Anm.: in der Fassung LGBl. Nr. 45/2010

## § 82d Übergangsbestimmungen zur Novelle LGBl. Nr. 42/2012 {#par_82d}

(1) Die zum Zeitpunkt des Inkrafttretens der Novelle LGBl. Nr. 42/2012 rechtskräftig bewilligten Muffelwildwintergatter bleiben bestehen, bis sich an den Grundeigentumsverhältnissen eine Änderung ergibt, sofern nicht bereits vorher Umstände eingetreten sind oder eintreten, die eine Auflassung des Gatters gemäß § 4 Abs. 4 erforderlich machen. Für jede Gatterauflassung hat die Behörde gemäß § 4 Abs. 3 die erforderlichen Begleitmaßnahmen bescheidmäßig vorzuschreiben.

(2) Zum Zeitpunkt des Inkrafttretens der Novelle LGBl. Nr. 42/2012 bereits bestehende Stein-, Schwarz-, Muffel- und Damwildfütterungen sind unverzüglich der Bezirksverwaltungsbehörde zu melden und über Antrag der/des Jagdberechtigten unter Berücksichtigung des § 50 in besonders begründeten Fällen (z. B. zur Vermeidung von Schäden in land- und forstwirtschaftlichen Kulturen oder zur Vermeidung sonstiger ungünstiger Auswirkungen auf den Lebensraum) unter Vorschreibung der erforderlichen Bedingungen und Auflagen befristet zu genehmigen oder deren Auflassung gemäß § 50 Abs. 3 anzuordnen.

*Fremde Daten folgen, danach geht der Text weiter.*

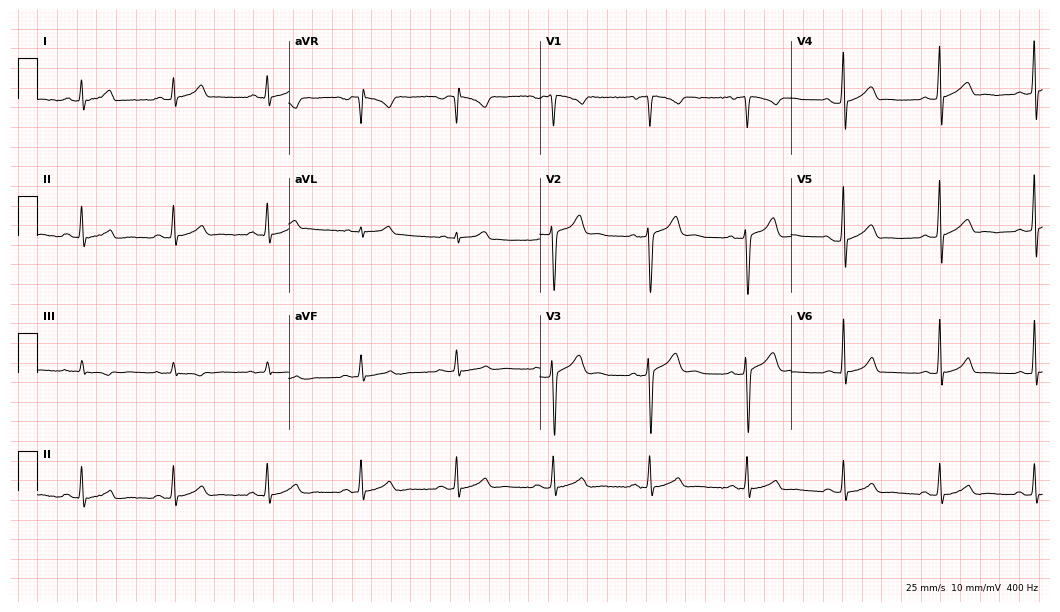
12-lead ECG from a 27-year-old female patient. Labelled as a normal ECG.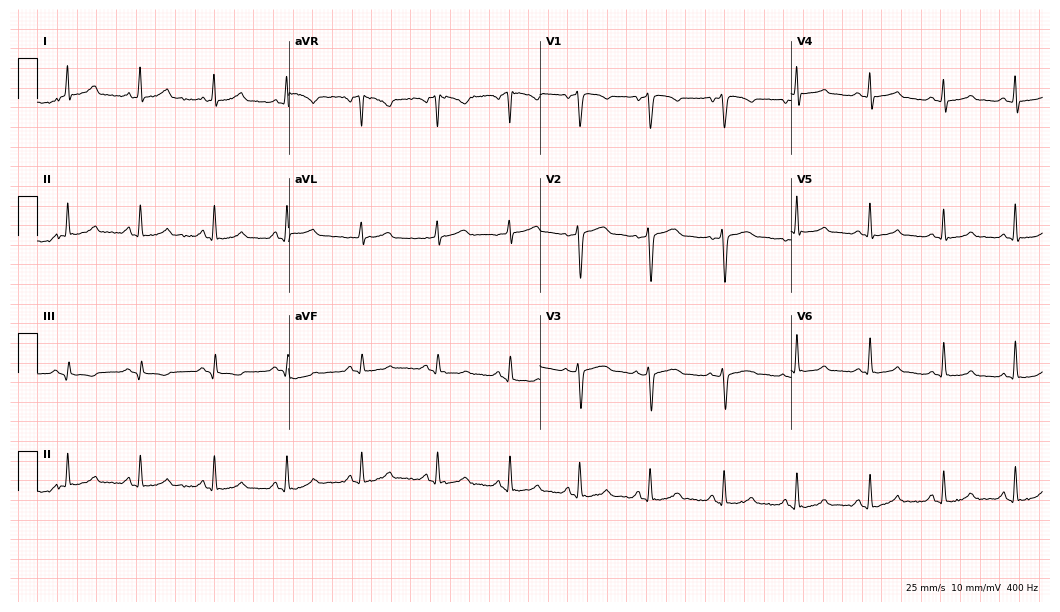
Standard 12-lead ECG recorded from a female, 37 years old. None of these six findings is recorded: first-degree AV block, right bundle branch block, left bundle branch block, sinus bradycardia, atrial fibrillation, sinus tachycardia.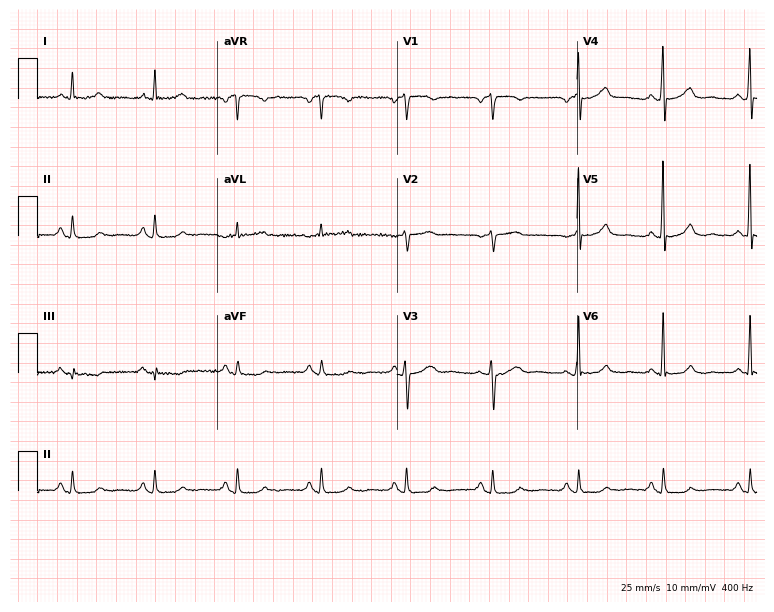
ECG (7.3-second recording at 400 Hz) — a 65-year-old female patient. Screened for six findings — first-degree AV block, right bundle branch block (RBBB), left bundle branch block (LBBB), sinus bradycardia, atrial fibrillation (AF), sinus tachycardia — none is recorded. Other findings, if any, are not listed.

Schwarzwildfütterungen dürfen nur im rotwildfreien Gebiet genehmigt werden.

(3) § 58 Abs. 2a, 2c und 2d gilt für alle Vorhaben, mit deren Errichtung oder Ausführung zum Zeitpunkt des Inkrafttretens der Novelle LGBl. Nr. 42/2012 noch nicht begonnen wurde.

Anm.: in der Fassung LGBl. Nr. 42/2012

## § 82e Übergangsbestimmungen zur Novelle LGBl. Nr. 156/2014 {#par_82e}

(1) § 9 zweiter Satz findet auf Jagdpachtperioden Anwendung, die nach dem 31. März 2028 beginnen.

(2) Jagdpachtperioden (§ 9), die erstmals nach Inkrafttreten der Novelle LGBl. Nr. 156/2014 festgesetzt werden, müssen mit 31. März 2028 enden.

(3) Wenn bei Gemeindevereinigungen oder Aufteilung einer Gemeinde auf mehrere Gemeinden der Pachtvertrag für eine der bisher selbständigen Gemeinden abläuft, hat der neue Gemeinderat die ehemaligen Gemeindejagdgebietsflächen jeweils so zu verpachten, dass die Jagdpachtperiode (§ 9) bei Neuverpachtung am 31. März 2028 endet.